The list_lru is completely separate from the shrinker context. The
structure that tracks objects in a subsystem is not visible or aware
of how the high level shrinker scanning algorithms work. Not to
mention that subsystem shrinkers can be memcg aware without using
list_lru structures to index objects owned by a given memcg. Hence I
really don't like the idea of tying the shrinker control data deeply
into subsystem cache indexing....


> But there are two memcg aware shrinkers are not that straightforward
> to deal with:
> 1. The deferred split THP. It doesn't use list_lru, but actually I
> don't worry about this one, since it is not cache just some partial
> unmapped THPs. I could try to convert it to use list_lru later on or
> just kill deferred split by making vmscan split partial unmapped THPs.
> So TBH I don't think it is a blocker.

What a fantastic abuse of the reclaim infrastructure. :/

First it was just defered work. Then it became NUMA_AWARE. THen it
became MEMCG_AWARE and....

Oh, man what a nasty hack that SHRINKER_NONSLAB flag is so that it
runs through shrink_slab_memcg() even when memcgs are configured in
but kmem tracking disabled. We have heaps of shrinkers that reclaim
from things that aren't slab caches, but this one is just nuts.

> 2. The fs_objects. This one looks weird. It shares the same shrinker
> with inode/dentry. The only user is XFS currently. But it looks it is
> not really memcg aware at all, right?

It most definitely is.

The VFS dentry and inode cache reclaim are memcg aware. The
fs_objects callout is for filesystem level object garbage collection
that can be done as a result of the dentry and inode caches being
reclaimed.

i.e. once the VFS has reclaimed the inode attached to the memcg, it
is no longer attached and accounted to the memcg anymore. It is
owned by the filesystem at this point, and it is entirely up to the
filesytem to when it can then be freed. Most filesystems do it in
the inode cache reclaim via the ->destroy method. XFS, OTOH, tags
freeable inodes in it's internal radix trees rather than freeing
them immediately because it still may have to clean the inode before
it can be freed. Hence we defer freeing of inodes until the
->fs_objects pass....

> They are managed by radix tree
> which is not per memcg by looking into xfs code, so the "per list_lru
> nr_deferred" can't work for it.  I thought of a couple of ways to
> tackle it off the top of my head:
>     A. Just ignore it. If the amount of fs_objects are negligible
> comparing to inode/dentry, then I think it can be just ignored and
> kept it as is.

Ah, no, they are not negliable. Under memory pressure, the number of
objects is typically 1/3rd dentries, 1/3rd VFS inodes, 1/3rd fs
objects to be reclaimed. The dentries and VFS inodes are owned by
VFS level caches and associated with memcgs, the fs_objects are only
visible to the filesystem.

>     B. Move it out of inode/dentry shrinker. Add a dedicated shrinker
> for it, for example, sb->s_fs_obj_shrink.
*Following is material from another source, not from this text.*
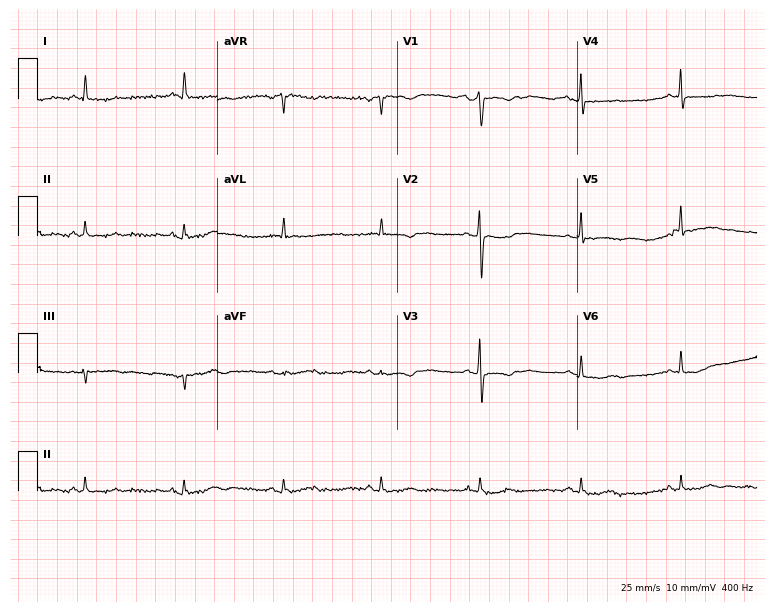
Resting 12-lead electrocardiogram (7.3-second recording at 400 Hz). Patient: a female, 65 years old. Read as a normal ECG.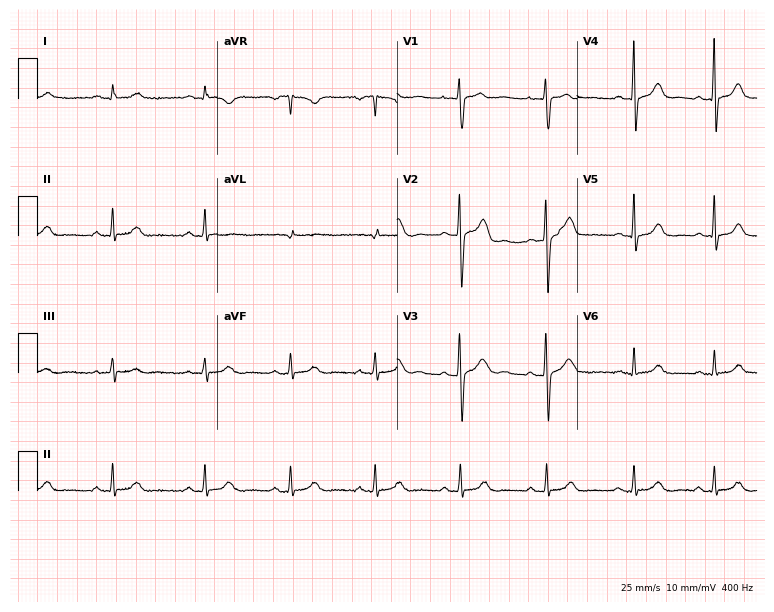
Resting 12-lead electrocardiogram (7.3-second recording at 400 Hz). Patient: a 19-year-old woman. Read as a normal ECG.

No, they are there because the reclaim has to be kept in exact
proportion to the dentry and inode reclaim quantities. That's the
reason I put that code there in the first place: a separate inode
filesystem cache shrinker just didn't work well at all.

>     C. Make it really memcg aware and use list_lru.

Two things. Firstly, objects are owned by the filesystem at this
point, not memcgs. Memcgs were detatched at the VFS inode reclaim
layer.

Secondly, list-lru does not scale well enough for the use needed by
XFS. We use radix trees so we can do lockless batch lookups and
IO-efficient inode-order reclaim passes. We also have concurrent
reclaim capabilities because of the lockless tag lookup walks.
Using a list_lru for this substantially reduces reclaim performance
and greatly increases CPU usage of reclaim because of contention on
the internal list lru locks. Been there, measured that....

> I don't have any experience on XFS code, #C seems the most optimal,
> but should be the most time consuming, I'm not sure if it is worth it
> or not. So, #B sounds more preferred IMHO.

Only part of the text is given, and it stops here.